While in weekends, the traffic volume is low at general. unlike the business days, the trafiic volumes tends to be at its lowest at 7 am, and reaches it peak at 12 pm.
Another possible indicator of heavy traffic is weather. The dataset provides us with a few useful columns about weather: temp, rain_1h, snow_1h, clouds_all, weather_main, weather_description.
A few of these columns are numerical, so it is beter to start by looking up their correlation values with traffic_volume.
daytime_data.corr()['traffic_volume']
temp 0.128317 rain_1h 0.003697 snow_1h 0.001265 clouds_all -0.032932 traffic_volume 1.000000 month -0.022337 dayofweek -0.416453 hour 0.172704 Name: traffic_volume, dtype: float64
The weather columns with the strongest corrolation with traffic volume are temp and clouds_all; however, they don't seem to be reliable indicators for heavy traffic.
So, the next step will be looking at categorical weather_related columns (weather_main, weather_description). This requires calculating the average traffic volume associated with each unique value in these two columns.
#calculating the average traffic volume:
by_weather_main = daytime_data.groupby('weather_main').mean()
by_weather_description = daytime_data.groupby('weather_description').mean()
#creating a bar plot for the traffic_volume column of by_weather_main
by_weather_main['traffic_volume'].plot.barh()
plt.title('Weather Main Column VS. Traffic Volume')
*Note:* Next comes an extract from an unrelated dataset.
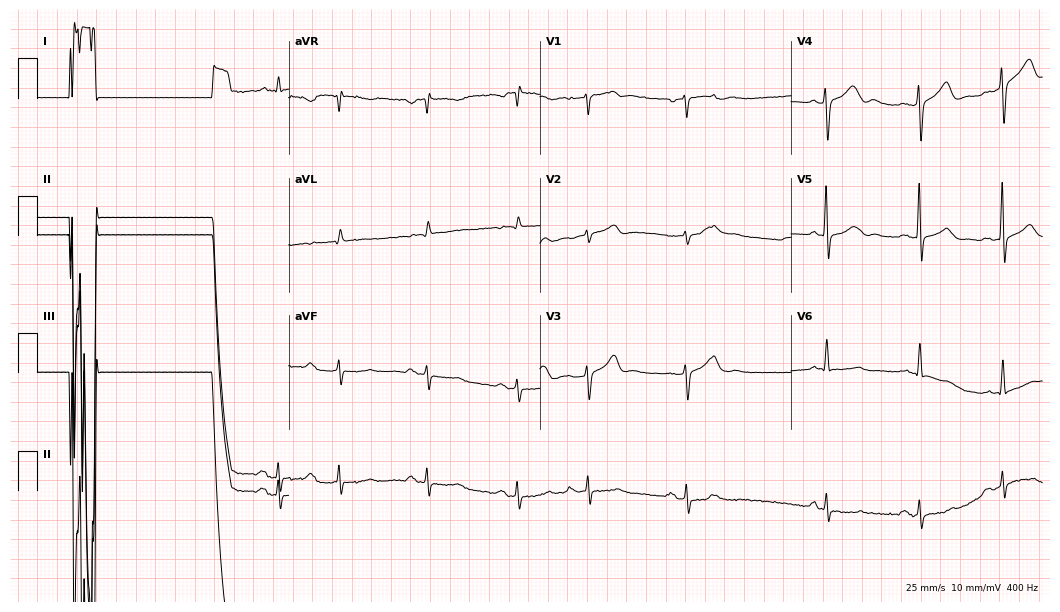
ECG — a 74-year-old male patient. Screened for six findings — first-degree AV block, right bundle branch block, left bundle branch block, sinus bradycardia, atrial fibrillation, sinus tachycardia — none is recorded.

plt.xlabel('Traffic Volume')
plt.ylabel('Weather Main')
plt.show()
Traffic volume doesn't exceed 5,000 at any of the above circumstance, even when the weather is clear. Notably, traffic volume slightly decreases when the weather is squall, snowing or foggy.
#creating a bar plot for the traffic_volume column of by_weather_description
plt.figure(figsize=(12,12))
by_weather_description['traffic_volume'].plot.barh()
plt.title('Weather Description Column VS. Traffic Volume')
plt.xlabel('Traffic Volume')
plt.ylabel('Weather Description')
plt.show()
Traffic volume exceedes 5,000 when there is:
Although these weather types considered bad, traffic volume increase during them, this might be because they are not seriously harmful, or because people prefer to use their vihecles during these circumstances.
However, Traffic volume remarkably decreases when there is a thunderstorm with drizzle, which is sensable because people would prefer to stay home while it is raining.